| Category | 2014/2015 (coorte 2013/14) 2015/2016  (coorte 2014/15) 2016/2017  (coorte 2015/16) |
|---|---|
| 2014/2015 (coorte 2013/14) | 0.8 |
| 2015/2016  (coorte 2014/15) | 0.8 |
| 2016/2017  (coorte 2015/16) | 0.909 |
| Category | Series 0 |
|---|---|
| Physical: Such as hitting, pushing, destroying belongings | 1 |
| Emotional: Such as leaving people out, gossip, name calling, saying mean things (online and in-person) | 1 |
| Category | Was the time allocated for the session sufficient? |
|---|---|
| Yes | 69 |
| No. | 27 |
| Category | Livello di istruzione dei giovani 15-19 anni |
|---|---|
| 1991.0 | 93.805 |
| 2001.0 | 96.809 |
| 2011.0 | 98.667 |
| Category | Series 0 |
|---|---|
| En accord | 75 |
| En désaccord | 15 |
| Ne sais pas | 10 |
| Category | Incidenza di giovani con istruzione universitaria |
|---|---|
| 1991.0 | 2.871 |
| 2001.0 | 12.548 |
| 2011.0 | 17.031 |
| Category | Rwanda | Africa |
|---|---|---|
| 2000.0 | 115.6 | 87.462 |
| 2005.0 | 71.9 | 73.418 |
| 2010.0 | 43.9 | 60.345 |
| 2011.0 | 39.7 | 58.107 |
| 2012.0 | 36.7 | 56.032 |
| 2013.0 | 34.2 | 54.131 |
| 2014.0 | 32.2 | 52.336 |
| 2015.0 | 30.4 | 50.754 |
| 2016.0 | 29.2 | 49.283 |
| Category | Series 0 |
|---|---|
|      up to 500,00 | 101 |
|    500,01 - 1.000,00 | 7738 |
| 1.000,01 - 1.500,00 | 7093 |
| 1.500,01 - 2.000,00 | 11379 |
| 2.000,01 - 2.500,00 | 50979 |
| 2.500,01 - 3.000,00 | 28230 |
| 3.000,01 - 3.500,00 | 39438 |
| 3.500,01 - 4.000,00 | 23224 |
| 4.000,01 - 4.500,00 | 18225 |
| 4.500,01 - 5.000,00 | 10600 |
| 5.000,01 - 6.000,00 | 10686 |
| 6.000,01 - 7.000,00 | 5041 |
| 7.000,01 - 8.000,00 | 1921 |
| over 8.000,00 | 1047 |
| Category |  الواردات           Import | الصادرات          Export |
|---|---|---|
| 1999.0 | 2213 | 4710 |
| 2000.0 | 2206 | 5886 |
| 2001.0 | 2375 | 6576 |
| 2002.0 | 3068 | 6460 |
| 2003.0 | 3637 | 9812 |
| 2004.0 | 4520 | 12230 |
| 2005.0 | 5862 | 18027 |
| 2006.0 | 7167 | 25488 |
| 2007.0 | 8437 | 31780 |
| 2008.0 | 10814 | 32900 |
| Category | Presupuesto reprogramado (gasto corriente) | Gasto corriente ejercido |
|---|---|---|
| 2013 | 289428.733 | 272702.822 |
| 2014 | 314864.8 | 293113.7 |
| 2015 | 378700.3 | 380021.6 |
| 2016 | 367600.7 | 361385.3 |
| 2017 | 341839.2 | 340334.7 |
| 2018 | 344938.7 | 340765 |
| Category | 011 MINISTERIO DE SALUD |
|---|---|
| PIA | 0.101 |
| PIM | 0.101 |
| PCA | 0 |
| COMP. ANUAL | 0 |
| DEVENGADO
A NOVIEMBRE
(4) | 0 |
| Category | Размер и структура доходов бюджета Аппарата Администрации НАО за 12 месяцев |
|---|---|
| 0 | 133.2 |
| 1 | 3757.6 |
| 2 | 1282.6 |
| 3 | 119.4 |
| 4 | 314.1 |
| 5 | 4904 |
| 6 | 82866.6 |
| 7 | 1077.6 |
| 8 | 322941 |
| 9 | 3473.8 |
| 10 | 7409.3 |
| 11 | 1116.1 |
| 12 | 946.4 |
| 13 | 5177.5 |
■ ■ ■ ■
§ Assigned task: Each record above, from first to last, should be written out again exactly.

§ Answer to this task:
| Category | 2014/2015 (coorte 2013/14) 2015/2016  (coorte 2014/15) 2016/2017  (coorte 2015/16) |
|---|---|
| 2014/2015 (coorte 2013/14) | 0.8 |
| 2015/2016  (coorte 2014/15) | 0.8 |
| 2016/2017  (coorte 2015/16) | 0.909 |
| Category | Series 0 |
|---|---|
| Physical: Such as hitting, pushing, destroying belongings | 1 |
| Emotional: Such as leaving people out, gossip, name calling, saying mean things (online and in-person) | 1 |
| Category | Was the time allocated for the session sufficient? |
|---|---|
| Yes | 69 |
| No. | 27 |
| Category | Livello di istruzione dei giovani 15-19 anni |
|---|---|
| 1991.0 | 93.805 |
| 2001.0 | 96.809 |
| 2011.0 | 98.667 |
| Category | Series 0 |
|---|---|
| En accord | 75 |
| En désaccord | 15 |
| Ne sais pas | 10 |
| Category | Incidenza di giovani con istruzione universitaria |
|---|---|
| 1991.0 | 2.871 |
| 2001.0 | 12.548 |
| 2011.0 | 17.031 |
| Category | Rwanda | Africa |
|---|---|---|
| 2000.0 | 115.6 | 87.462 |
| 2005.0 | 71.9 | 73.418 |
| 2010.0 | 43.9 | 60.345 |
| 2011.0 | 39.7 | 58.107 |
| 2012.0 | 36.7 | 56.032 |
| 2013.0 | 34.2 | 54.131 |
| 2014.0 | 32.2 | 52.336 |
| 2015.0 | 30.4 | 50.754 |
| 2016.0 | 29.2 | 49.283 |
| Category | Series 0 |
|---|---|
|      up to 500,00 | 101 |
|    500,01 - 1.000,00 | 7738 |
| 1.000,01 - 1.500,00 | 7093 |
| 1.500,01 - 2.000,00 | 11379 |
| 2.000,01 - 2.500,00 | 50979 |
| 2.500,01 - 3.000,00 | 28230 |
| 3.000,01 - 3.500,00 | 39438 |
| 3.500,01 - 4.000,00 | 23224 |
| 4.000,01 - 4.500,00 | 18225 |
| 4.500,01 - 5.000,00 | 10600 |
| 5.000,01 - 6.000,00 | 10686 |
| 6.000,01 - 7.000,00 | 5041 |
| 7.000,01 - 8.000,00 | 1921 |
| over 8.000,00 | 1047 |
| Category |  الواردات           Import | الصادرات          Export |
|---|---|---|
| 1999.0 | 2213 | 4710 |
| 2000.0 | 2206 | 5886 |
| 2001.0 | 2375 | 6576 |
| 2002.0 | 3068 | 6460 |
| 2003.0 | 3637 | 9812 |
| 2004.0 | 4520 | 12230 |
| 2005.0 | 5862 | 18027 |
| 2006.0 | 7167 | 25488 |
| 2007.0 | 8437 | 31780 |
| 2008.0 | 10814 | 32900 |
| Category | Presupuesto reprogramado (gasto corriente) | Gasto corriente ejercido |
|---|---|---|
| 2013 | 289428.733 | 272702.822 |
| 2014 | 314864.8 | 293113.7 |
| 2015 | 378700.3 | 380021.6 |
| 2016 | 367600.7 | 361385.3 |
| 2017 | 341839.2 | 340334.7 |
| 2018 | 344938.7 | 340765 |
| Category | 011 MINISTERIO DE SALUD |
|---|---|
| PIA | 0.101 |
| PIM | 0.101 |
| PCA | 0 |
| COMP. ANUAL | 0 |
| DEVENGADO
A NOVIEMBRE
(4) | 0 |
| Category | Размер и структура доходов бюджета Аппарата Администрации НАО за 12 месяцев |
|---|---|
| 0 | 133.2 |
| 1 | 3757.6 |
| 2 | 1282.6 |
| 3 | 119.4 |
| 4 | 314.1 |
| 5 | 4904 |
| 6 | 82866.6 |
| 7 | 1077.6 |
| 8 | 322941 |
| 9 | 3473.8 |
| 10 | 7409.3 |
| 11 | 1116.1 |
| 12 | 946.4 |
| 13 | 5177.5 |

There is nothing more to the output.